Georgian physician (1875–1938)

Ivane Gomarteli (ივანე გომართელი) (October 2, 1875 – April 19, 1938) was a Georgian physician, political figure, and author involved in the social-democratic movement early in the 20th century.

== Life ==
Gomarteli was born in the village of Gorisa in the western Georgian province of Imereti, then part of the Kutais Governorate of the Russian Empire. After graduating from the Medical Faculty of Moscow University in 1899, Gomarteli practiced medicine in his homeland. Around the same time he joined the Russian Social-Democratic Labour Party and later adhered to its Menshevik wing. He regularly published medical articles, political commentary and literary criticism in the Georgian press and authored prose fiction. In 1906, he was elected to the 1st State Duma of the Russian Empire, representing the Kutais Governorate.
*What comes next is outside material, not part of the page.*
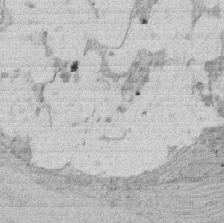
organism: Rat
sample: Salivary granule

When the Duma was dissolved, Gomarteli was imprisoned for three months for signing the Vyborg Manifesto. In 1907, he moved to work in Tiflis. By 1913, he had distanced himself from the Mensheviks, criticizing their subservience to the Russian Social Democratic Party on the national question and, like the fellow Menshevik journalist Vladimir Darchiashvili, supported the idea of territorial autonomy for Georgia.

After Georgia became independent following the Russian Revolution of 1917, Gomarteli was elected to the Georgian National Council and then to the Constituent Assembly of Georgia. After the Soviet takeover of Georgia in 1921, he retired from politics. Most of his work thereafter was as a physician and literary critic. He is buried at the Vake cemetery in Tbilisi.